Credit cards can become inactive for several reasons. If you haven’t used your credit card in several months, or years even, the credit card issuer may deactivate your credit card. Or, if you’ve fallen behind on your payments, your purchasing privileges may be suspended. Your credit card may have expired and you haven't received a new one.
The simplest way to clear up any question about whether your credit card is still active is to call your credit card issuer and ask. Call the number on the back of your credit card to contact customer service and the customer service representative will be able to give you the status of your account.
If, for some reason, you don’t want to call customer service, you can test your credit card’s status by using it to make a purchase. A declined card would be a sign that your card is no longer active. However, it’s wise to carry a backup payment method in your wallet just in case your suspicions about an inactive credit card are true.

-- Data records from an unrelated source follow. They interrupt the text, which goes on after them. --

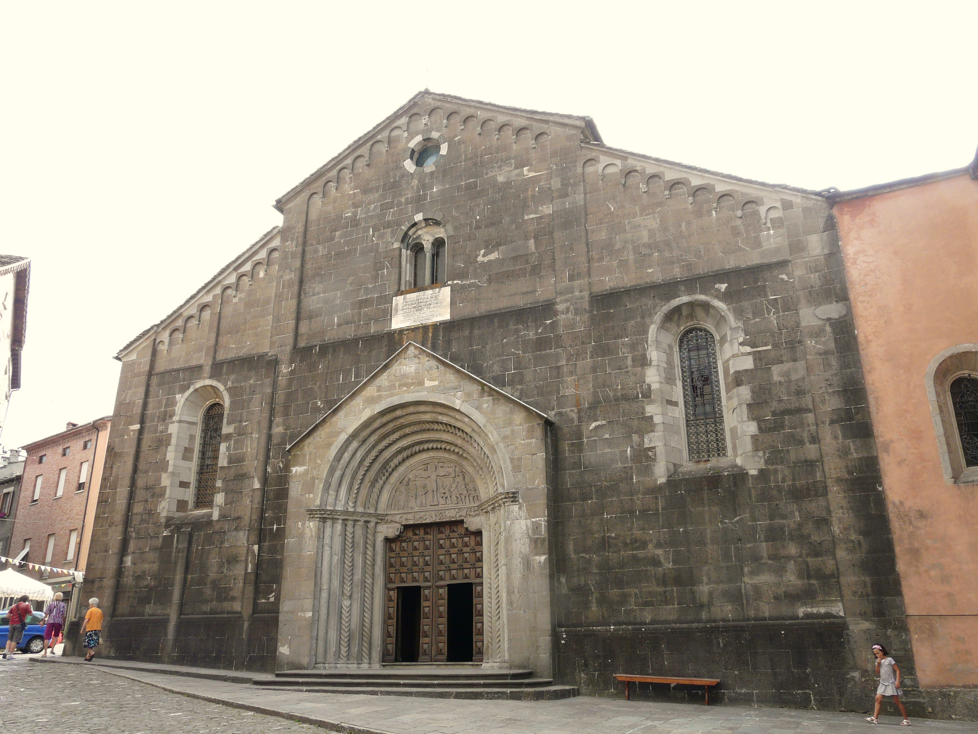 Duomo di Berceto, Emilia Romagna, Italia
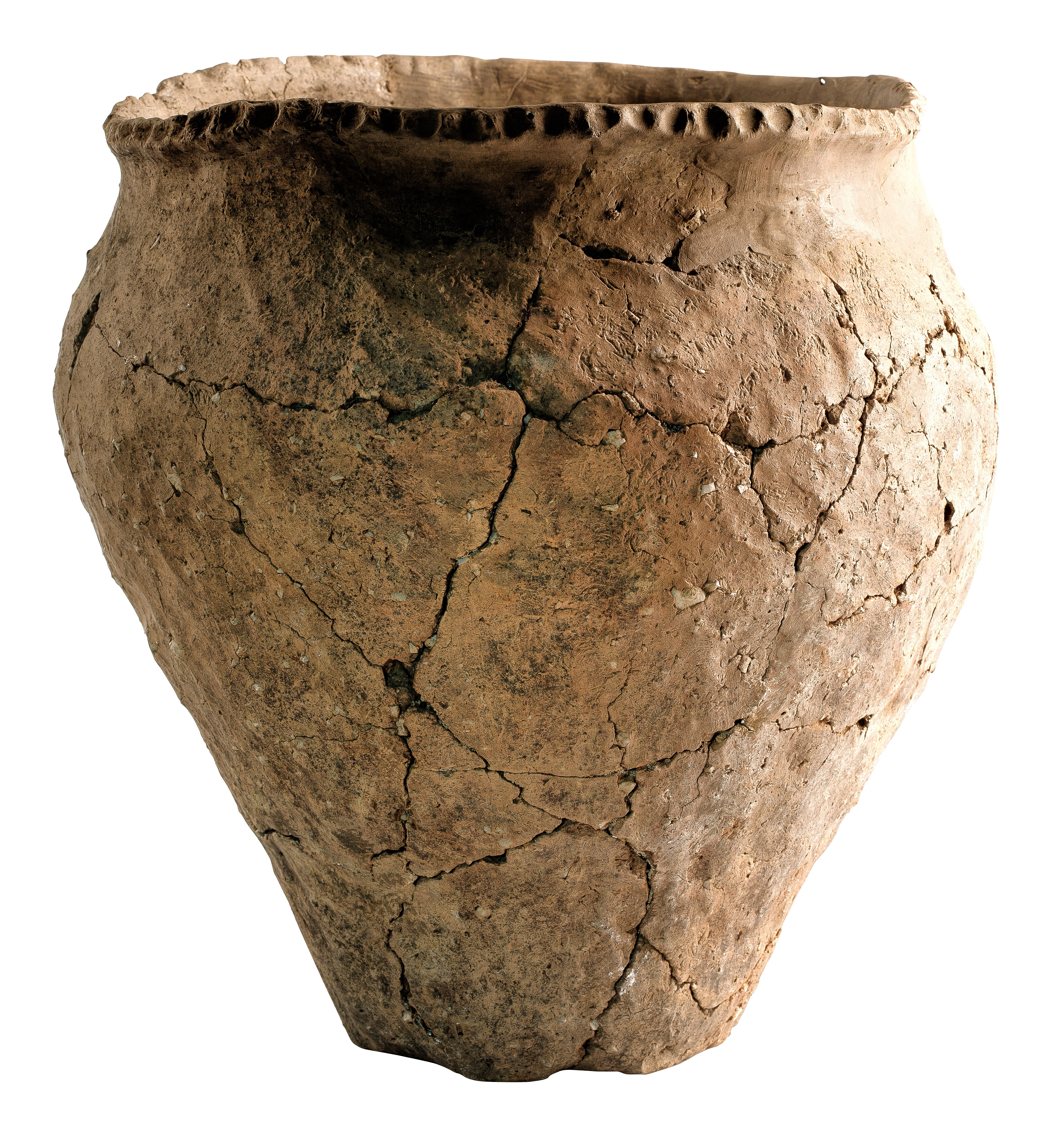 Urne uit de Hilversum/Drakensteintraditie in handgevormd aardewerk, 1100 tot 900 VC, vindplaats: Neerharen/Rekem, Het Kamp (Hangveld), 1984, collectie Gallo-Romeins Museum Tongeren, 84.RE.12
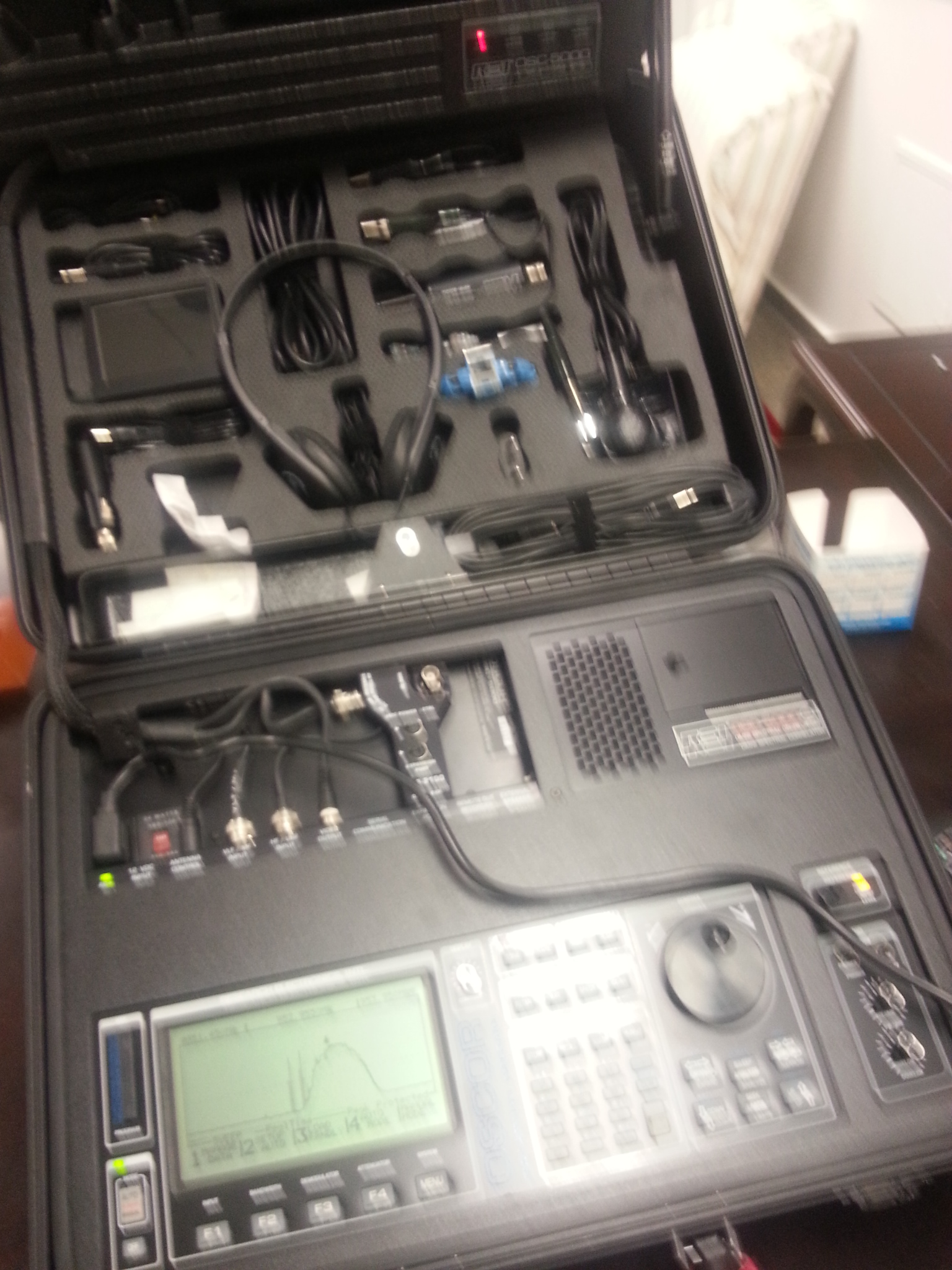 Correlacionador Escpectral OSCOR 5000

What if you lost or misplaced the credit card a long time ago and you don't remember the credit card number? You can get the card issuer’s number from their website and give them your social security number to locate your account. (Make sure you're at the correct website before giving out your personal information.) The card issuer can send you a replacement credit card if your account is still active.
Finally, your credit report can give you an idea about your credit card status. Credit card issuers generally report credit card status to the credit bureaus throughout the month. If your credit card is closed, your credit report will probably reflect that. It won't, however, tell you why your account was closed. You'll have to contact your former credit card issuer to get that information.
Some inactive credit cards can be reactivated by just calling your credit card issuer an asking. You may have to catch up on a delinquent balance before you'll be allowed to use your credit card again. Unfortunately, if your card is completely closed, you may not be able to open it up again, especially if it was closed because of a delinquency.